About this task:
Quote the records in full and leave their pictures out.

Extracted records
================

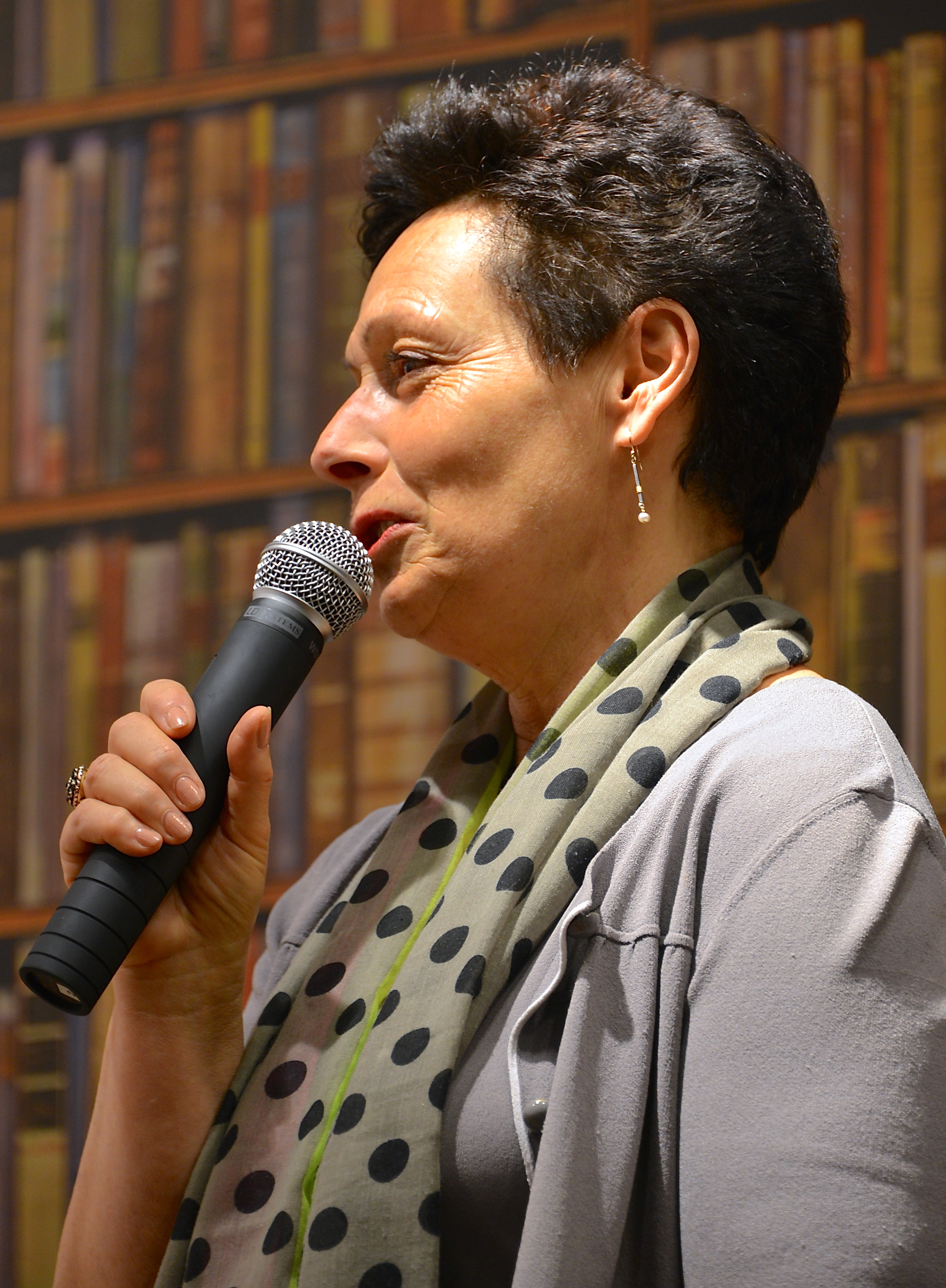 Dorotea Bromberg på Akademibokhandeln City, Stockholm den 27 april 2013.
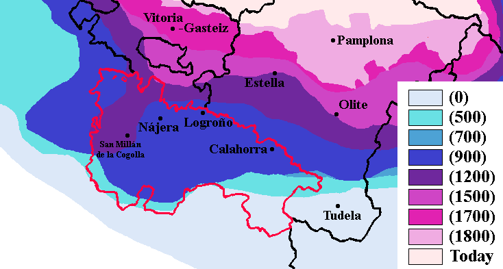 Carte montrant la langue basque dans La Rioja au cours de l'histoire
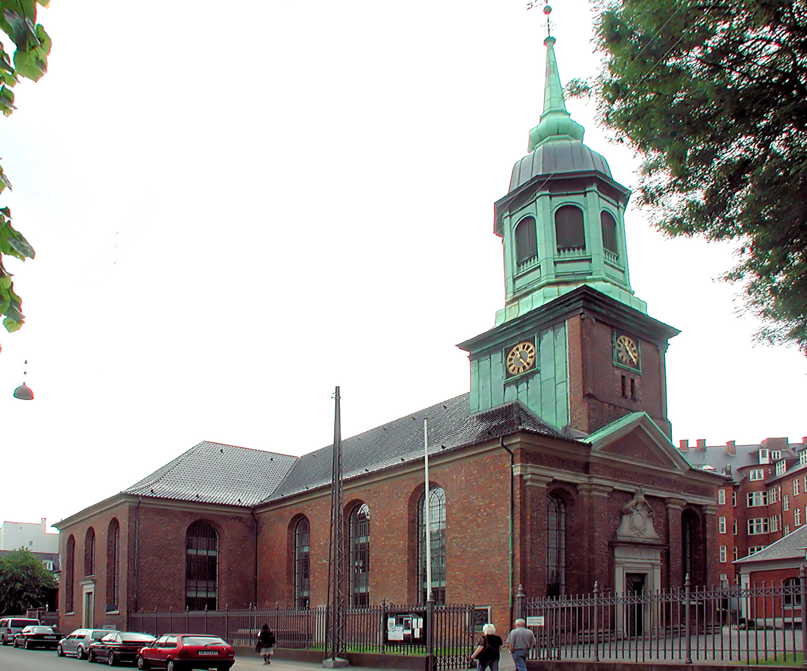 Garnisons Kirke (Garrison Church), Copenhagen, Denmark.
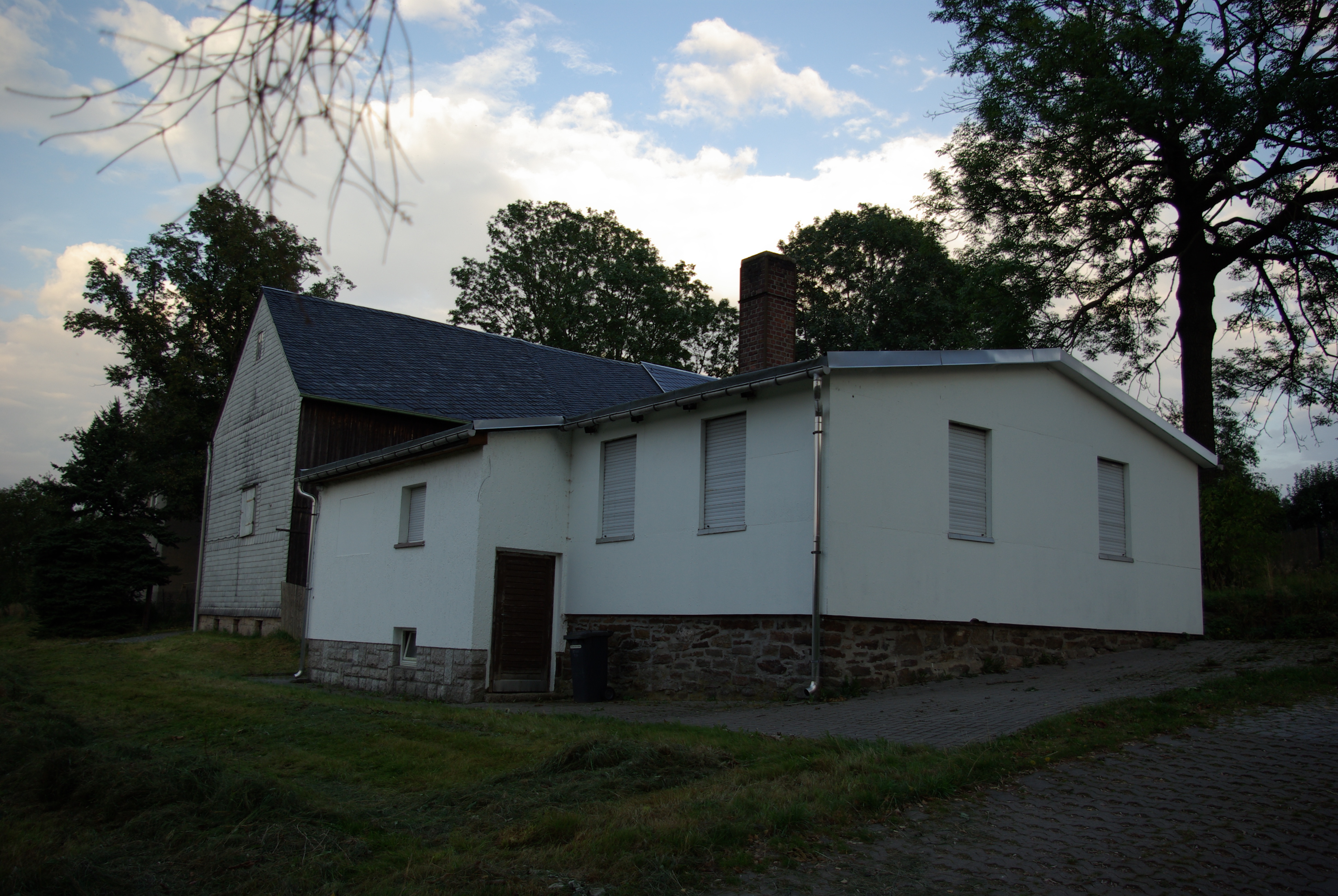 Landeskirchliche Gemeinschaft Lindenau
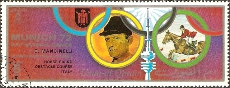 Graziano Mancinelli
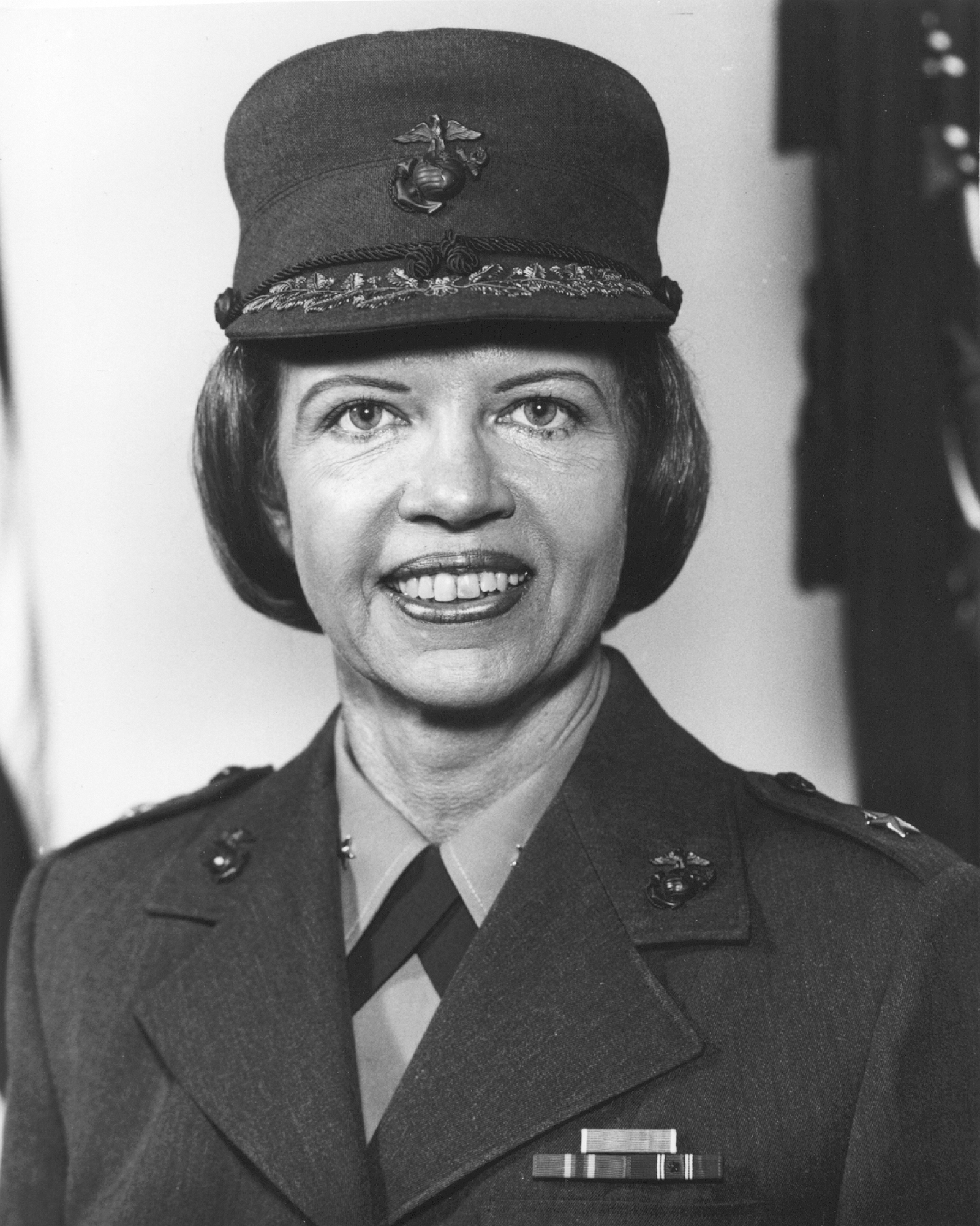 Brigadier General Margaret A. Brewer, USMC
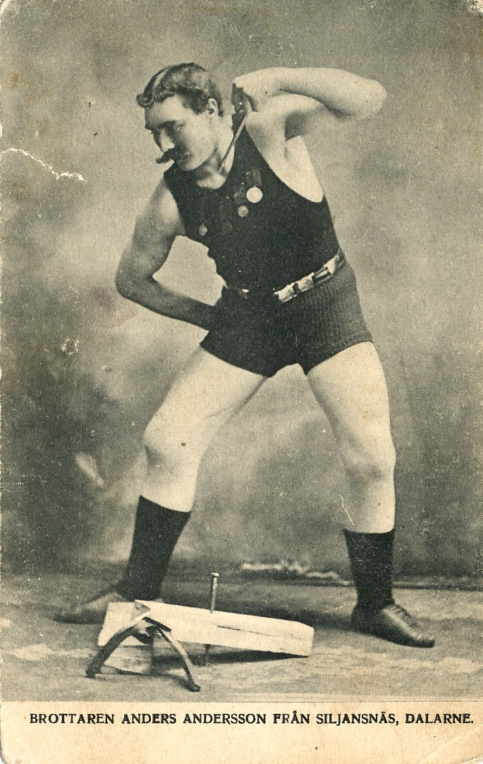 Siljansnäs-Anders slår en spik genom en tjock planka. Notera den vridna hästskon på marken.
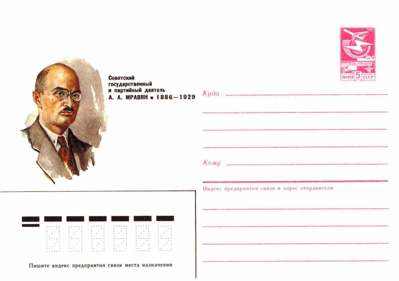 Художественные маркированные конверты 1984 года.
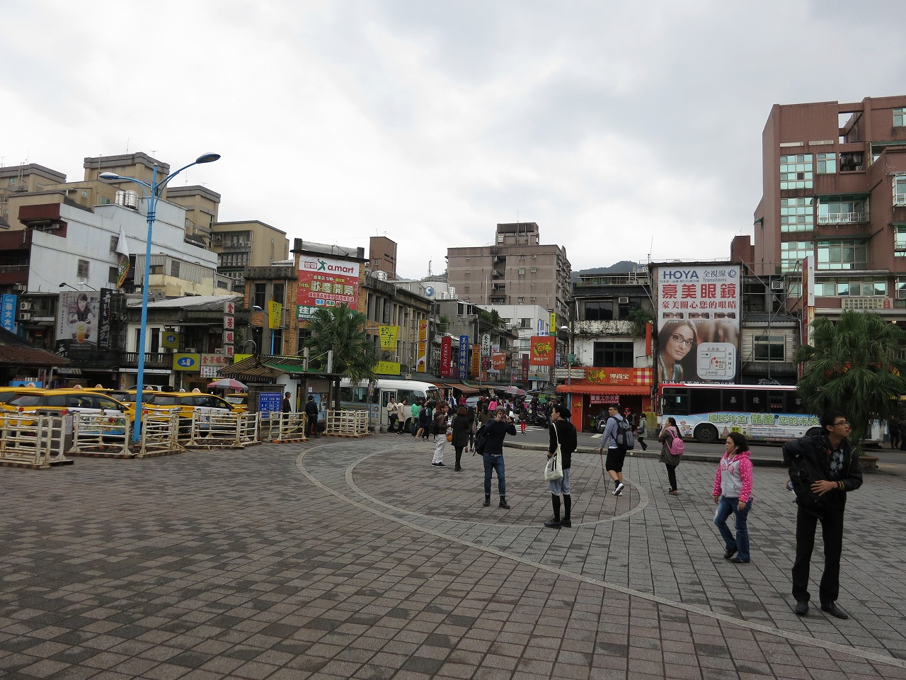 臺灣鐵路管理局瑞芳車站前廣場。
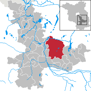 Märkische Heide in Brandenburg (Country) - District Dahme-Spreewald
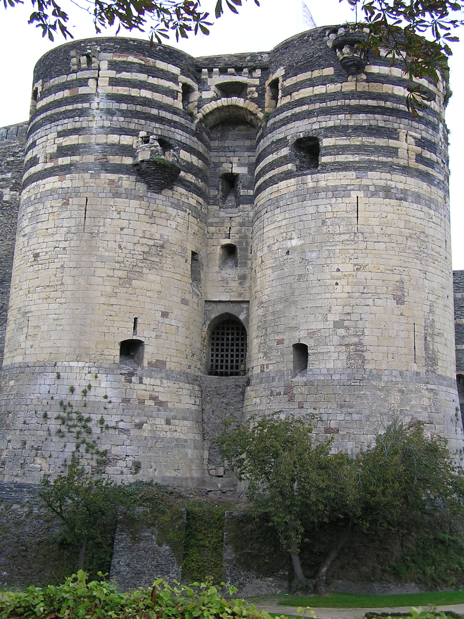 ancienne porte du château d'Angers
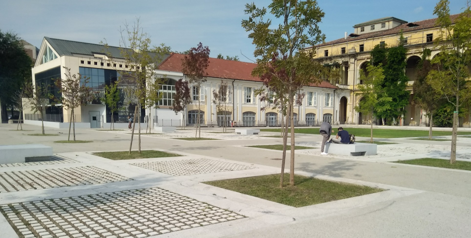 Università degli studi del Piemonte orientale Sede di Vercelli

================

Written answer:
 Dorotea Bromberg på Akademibokhandeln City, Stockholm den 27 april 2013.
 Carte montrant la langue basque dans La Rioja au cours de l'histoire
 Garnisons Kirke (Garrison Church), Copenhagen, Denmark.
 Landeskirchliche Gemeinschaft Lindenau
 Graziano Mancinelli
 Brigadier General Margaret A. Brewer, USMC
 Siljansnäs-Anders slår en spik genom en tjock planka. Notera den vridna hästskon på marken.
 Художественные маркированные конверты 1984 года.
 臺灣鐵路管理局瑞芳車站前廣場。
 Märkische Heide in Brandenburg (Country) - District Dahme-Spreewald
 ancienne porte du château d'Angers
 Università degli studi del Piemonte orientale Sede di Vercelli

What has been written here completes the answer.